The modified code used to run the models is provided in the GitHub repo accessible at the following link. Specifically, the code at the provided link is a slightly updated version of that published by the authors in their projects. In case an error is encountered, it means the page has not been already published.

Note: the content of the folder Models/chembl_mcp_models is retrieved from the official GitHub page of the ChEMBL group.

Content

This project includes a series of experiments conducted at the beginning of the learning phase with the objective to acquire a practical knowledge of the inner workings of the models aimed to produce molecules.

Nevertheless, the main contribution is the test_script.py file that enables to have a comprehensive overview of the quality of the molecules generated. The benchmark exploited by the script is created adding some brand-new metrics to those presented in the GuacaMol and MOSES benchmarking platforms.

How to start

A comprehensive guide concerning how to run the code along with additional information is provided in the file Instruction.md .

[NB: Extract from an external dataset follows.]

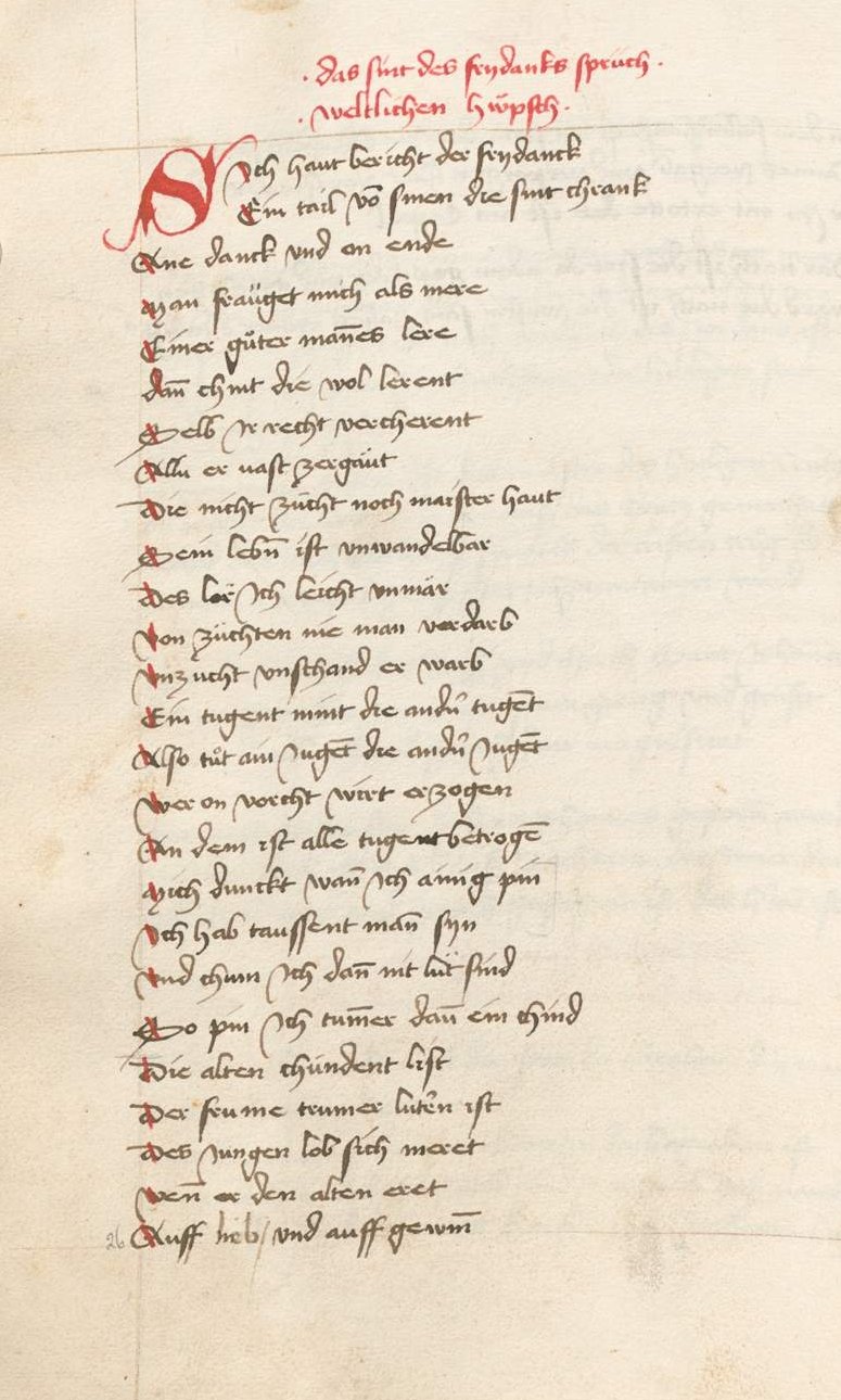 Freidank in: Sprüche und Mären, Ostschwaben um 1464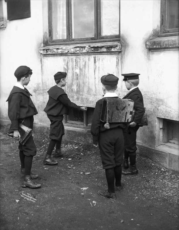 Fire gutter leker. gutter skoleransel lek klinking husvegg

The packages required for the execution of the code along with the role of each file and the software used are described in the Sections below.

Packages required

Althoug the following list gather all the most important packages needed to run the project code, a more comprehensive overview is provided in the file requirements.txt . The latter can also be directly used to install the packages by typing the specific command on the terminal. Please note that the descriptions provided in this subsection are taken directly from the package source pages. For more details it is reccomended to directly reference to the related official websites.

Compulsory :

  • Pandas provides fast, flexible, and expressive data structures designed to make working with structured and time series data both easy and intuitive.

  • Numpy is the fundamental package for array computing with Python.

  • Tensorflow is an open source software library for high performance numerical computation. Its allows easy deployment of computation across a variety of platforms (CPUs, GPUs, TPUs). Important: Recently Keras has been completely wrapped within Tensorflow.

  • Os provides a portable way of using operating system dependent functionality.

  • Matplotlib is a comprehensive library for creating static, animated, and interactive visualizations in Python.

Role of each file

main.py it is the starting point of all the experiments conducted to understand the mechanisms of the de novo drug design generative models.

test_script.py contains a wide set of metrics useful to understand the quality of a collection of molecules.

Software used

pycharm

PyCharm is an integrated development environment (IDE) for Python programmers: it was chosen because it is one of the most advanced working environments and for its ease of use.

colab

Google Colab is an environment that enables to run python notebook entirely in the cloud. It supports many popular machine learning libraries and it offers GPUs where you can execute the code as well.

vscode

Visual Studio Code is a code editor optimized for building and debugging modern web and cloud applications.